So, yes, progressives fumbled. But their real problem was running only their favorite plays, in front of their own cheerleaders, not realizing they wouldn't win without moving the ball across the entire field.
Most political movements experience an identity crisis when they lose an election. Contemporary San Francisco progressives had an identity crisis when they won their first elections in 2000, and it's only gotten worse.
That's why, when you ask 10 different politicos “what's a progressive?” you'll get 10 different answers, depending on what day it is, who David Chiu had lunch with, and what Supervisor Jane Kim is wearing.
“Progressive” is a brand, a loose ideology, rather than an agenda or consistent set of beliefs, says Jim Ross, a moderate consultant who ran Newsom's 2003 mayoral campaign. It's also a recent coinage: Art Agnos is known as San Francisco's last progressive mayor — but back in 1987 he was a “liberal Democrat.” Progressives “are a movement that would be called 'liberals' in other places,” says Eric Jaye, Newsom's former longtime strategist. “But they don't want to be called 'liberals' here because liberals are the establishment.”
That Democratic establishment was — and is — personified by former Mayor Willie Brown, and the blowback against the cronyism and runaway development of his administration united an odd coalition. Neighborhood-based politicians were backed by activists, most unions, and the city's endemic nonprofits. Serving as the movement's cajoling ward boss, kingmaker, and sounding board is the Guardian.

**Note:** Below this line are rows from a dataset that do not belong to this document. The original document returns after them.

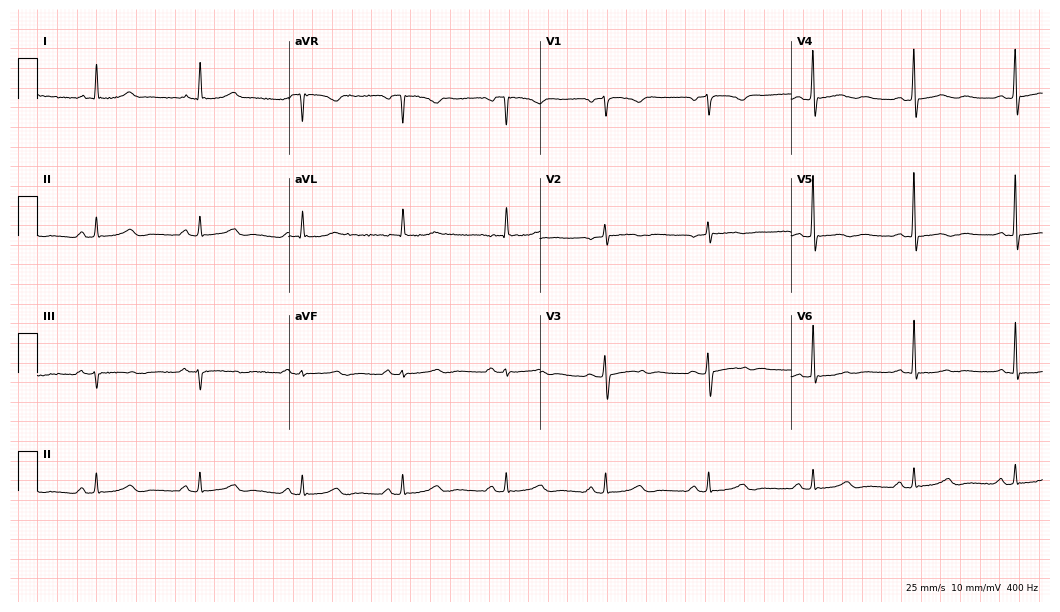
12-lead ECG from a 56-year-old woman (10.2-second recording at 400 Hz). No first-degree AV block, right bundle branch block (RBBB), left bundle branch block (LBBB), sinus bradycardia, atrial fibrillation (AF) or sinus tachycardia recorded for this tracing.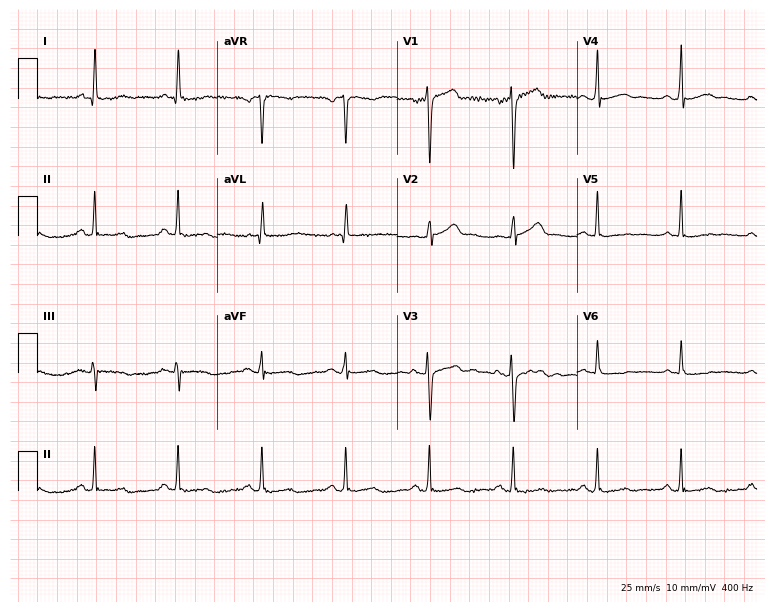
Electrocardiogram, a male, 49 years old. Overall reading on record: normal ECG.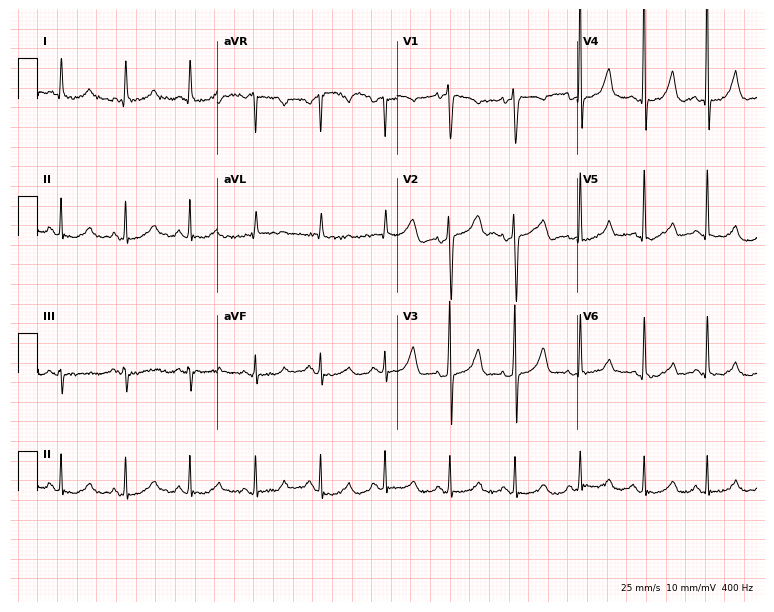
Electrocardiogram (7.3-second recording at 400 Hz), a female, 55 years old. Overall reading on record: normal ECG.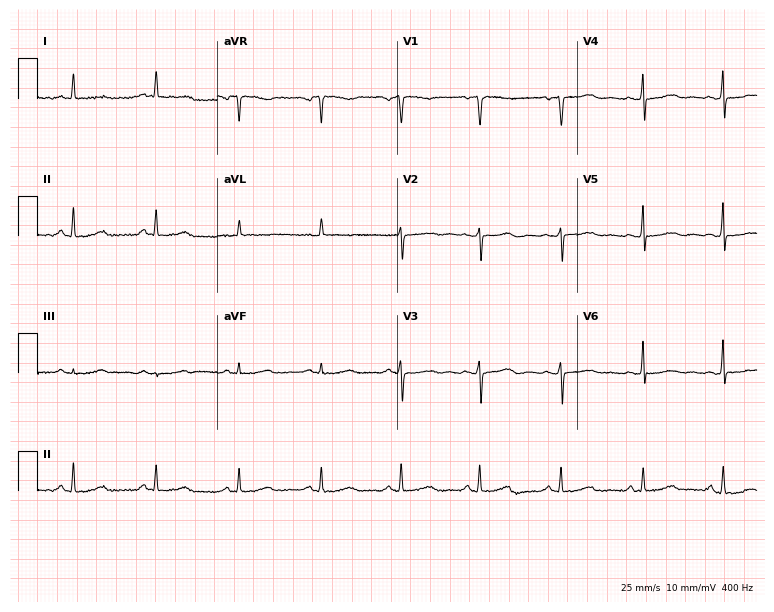
Electrocardiogram, a 48-year-old female patient. Of the six screened findings (first-degree AV block, right bundle branch block, left bundle branch block, sinus bradycardia, atrial fibrillation, sinus tachycardia), none is recorded. Only these six findings were labelled.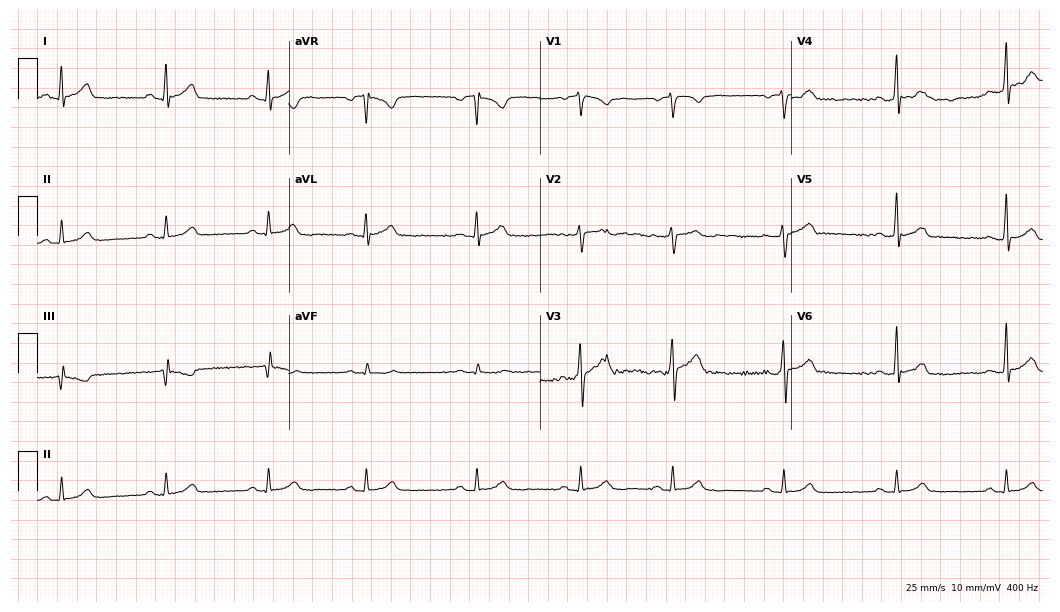
12-lead ECG from a 35-year-old male patient. Recorded interpretation: within normal limits.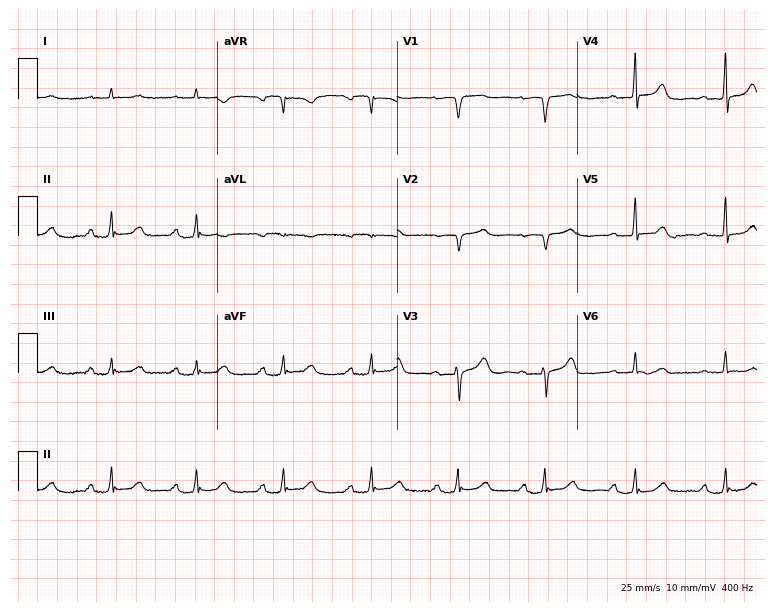
Electrocardiogram (7.3-second recording at 400 Hz), a male patient, 80 years old. Interpretation includes first-degree AV block.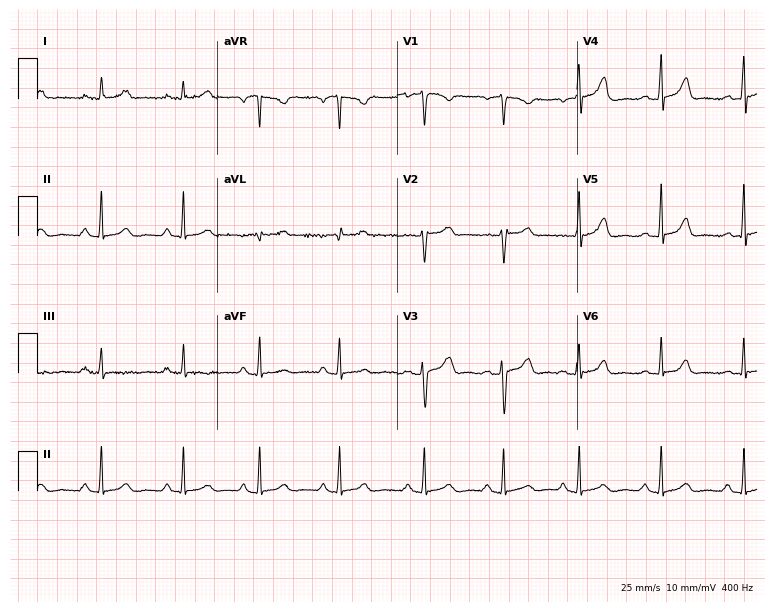
ECG (7.3-second recording at 400 Hz) — a female, 30 years old. Screened for six findings — first-degree AV block, right bundle branch block, left bundle branch block, sinus bradycardia, atrial fibrillation, sinus tachycardia — none is recorded. Other findings, if any, are not listed.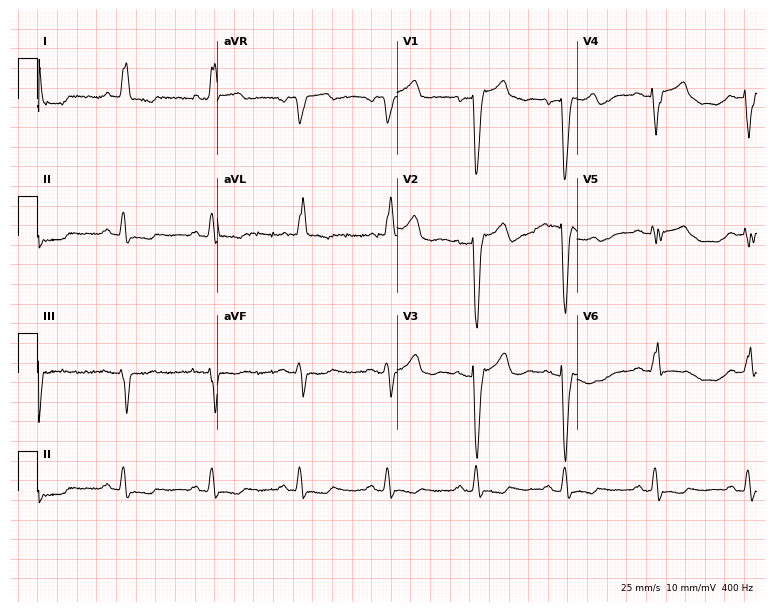
Electrocardiogram, a 69-year-old female. Interpretation includes left bundle branch block.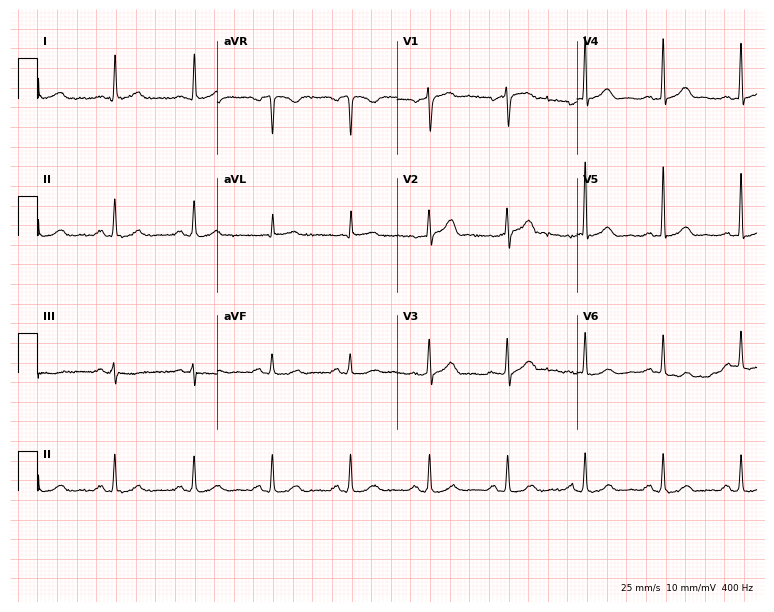
12-lead ECG from a 49-year-old man. Recorded interpretation: within normal limits.

This is an eclectic group, one often bound not by mutual interests as much as mutual enmity — toward Brown, his successors, and the corporate interests of “downtown.” As a result, progressive principles are often wildly inconsistent.
Progressives favor more government control over people's lives for their own good, as when they effectively banned McDonald's Happy Meals. But sometimes progressives say the government needs to let people make their own choices, as when they opposed Care Not Cash — which steered homeless people into social services and housing instead of doling out money. Progressives believe government should subsidize homeless people who choose to drink themselves to death, while forbidding parents from buying McNuggets because fast food is bad for us.
Neighborhoods weighing in on development is progressive. Neighborhoods weighing in on school choice is not. We can't explain that, and neither can they. “They never really wanted to line up an agenda,” says Ross. “Because once they did, people would line up to oppose it.”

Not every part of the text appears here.